# crimson clover



## Growing Boy (Jan 28, 2009)

I would plant as soon as the soil can be worked.
Crimson clover is a cool weather crop.
A few frosts won't hurt it a bit.
The White Dutch Clover I seeded withstood 20 degrees with no problems.


----------



## jrbbees (Apr 4, 2010)

I once read that honey bees can not feed well from Crimson Clover because their probosis is not long enough. I understood that Bumble Bees get most of the nectar because they are larger and 'longer'. White clover has a shorter flower so they feed well from it.
I was going to plant crimson back then.

I believe I read that in the ABJ 25+ years ago. Back before the Internet!

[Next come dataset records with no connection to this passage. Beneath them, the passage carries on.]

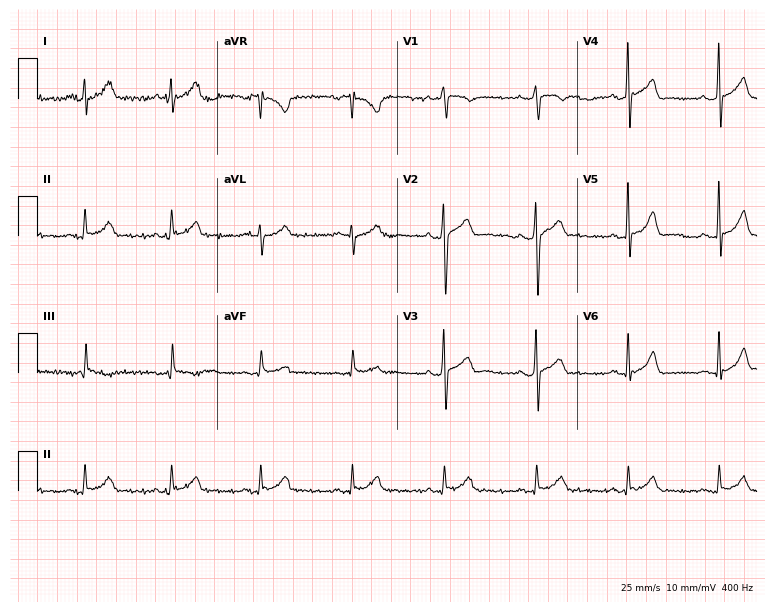
Resting 12-lead electrocardiogram (7.3-second recording at 400 Hz). Patient: a man, 31 years old. Read as a normal ECG.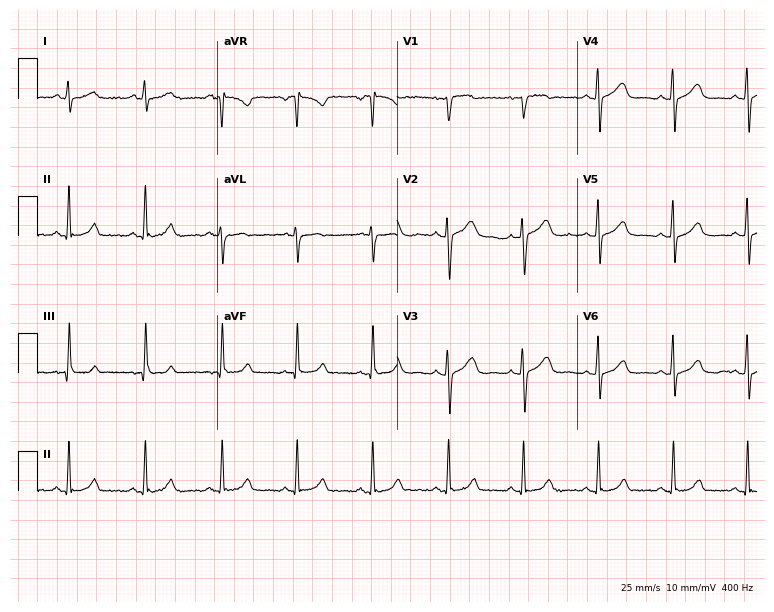
ECG — a 43-year-old female. Screened for six findings — first-degree AV block, right bundle branch block (RBBB), left bundle branch block (LBBB), sinus bradycardia, atrial fibrillation (AF), sinus tachycardia — none is recorded. Only these six findings were labelled.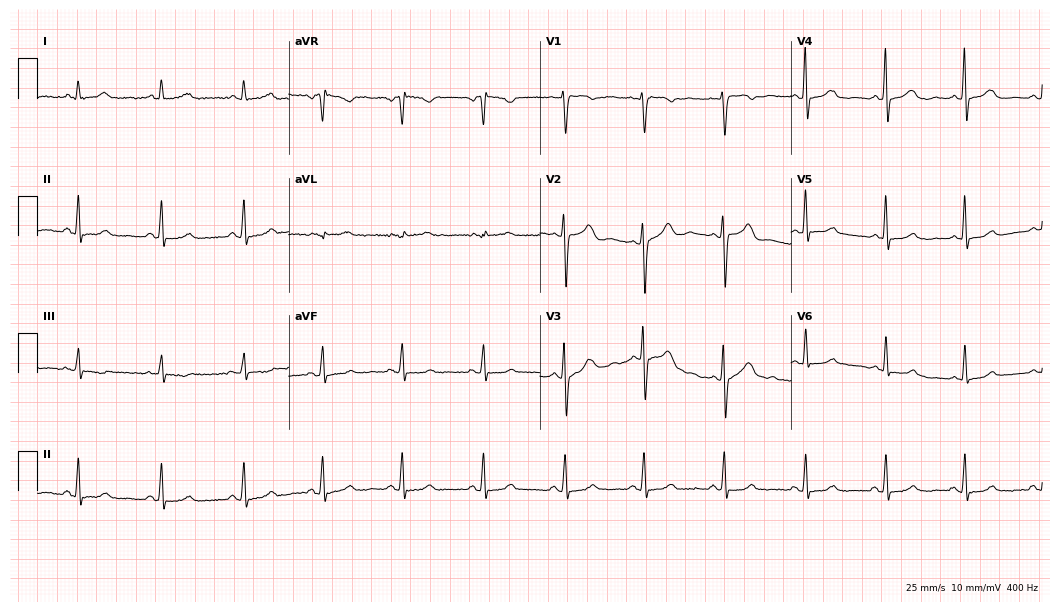
Standard 12-lead ECG recorded from a 45-year-old woman. None of these six findings is recorded: first-degree AV block, right bundle branch block, left bundle branch block, sinus bradycardia, atrial fibrillation, sinus tachycardia. Findings outside these six are not listed.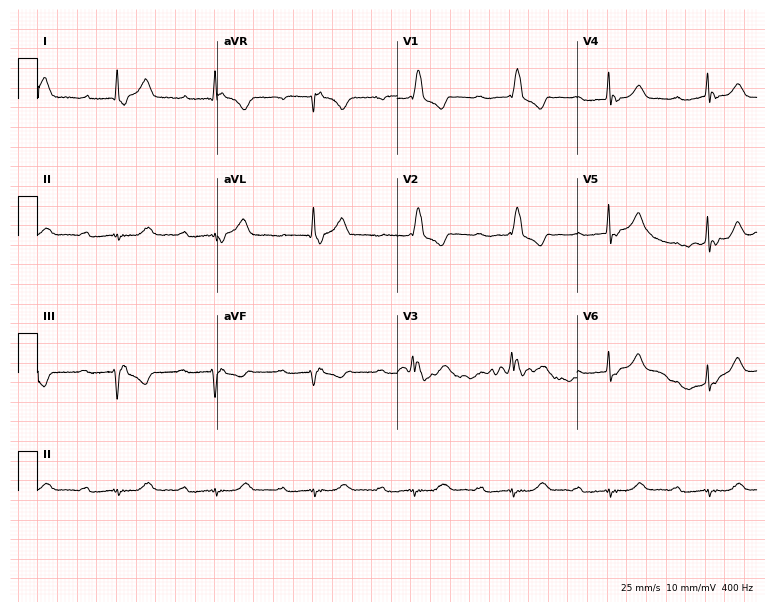
ECG — a male, 69 years old. Findings include right bundle branch block (RBBB).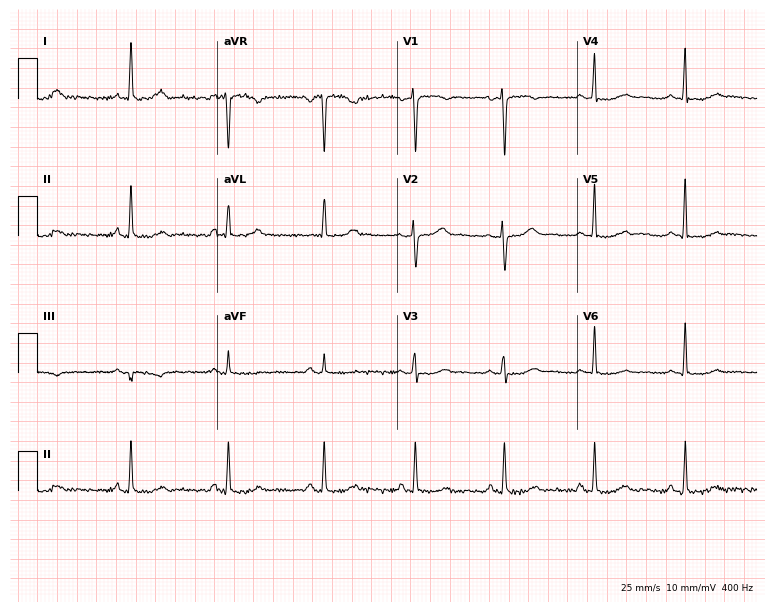
Resting 12-lead electrocardiogram (7.3-second recording at 400 Hz). Patient: a 45-year-old female. None of these six findings is recorded: first-degree AV block, right bundle branch block, left bundle branch block, sinus bradycardia, atrial fibrillation, sinus tachycardia.

I would love to have that info corrected if I am wrong.


----------



## jmgi (Jan 15, 2009)

Honey bees can work crimson clover, according to the book entitled American Honey Plants by Frank Pellet. It produces a fine honey. John


----------



## slickbrightspear (Jan 9, 2009)

Its best to sow crimson clover in the fall about october, but I have frost sowed it or sowed it onto snow and it came up ok. bees do fine on crimson clover its red clover that they do not get the nectar from crimson and red are two totally different clovers. its correct crimson grows better in cool weather.


----------



## jrbbees (Apr 4, 2010)

Well Snot! To think I could have had some crimson growing in my fields all these years.
Thanks for correct guys. Guess I will have to plant when I get home.


----------



## wildbeekeeper (Jul 3, 2010)

Red clover is the species that bumblebees can work but not honeybees. it is similiar to crimson clover


----------



## BGhoney (Sep 26, 2007)

I had an acre of crimson,,, bumble bees loved it, not much action by the honey bees. know I have dutch and both work it hard...


----------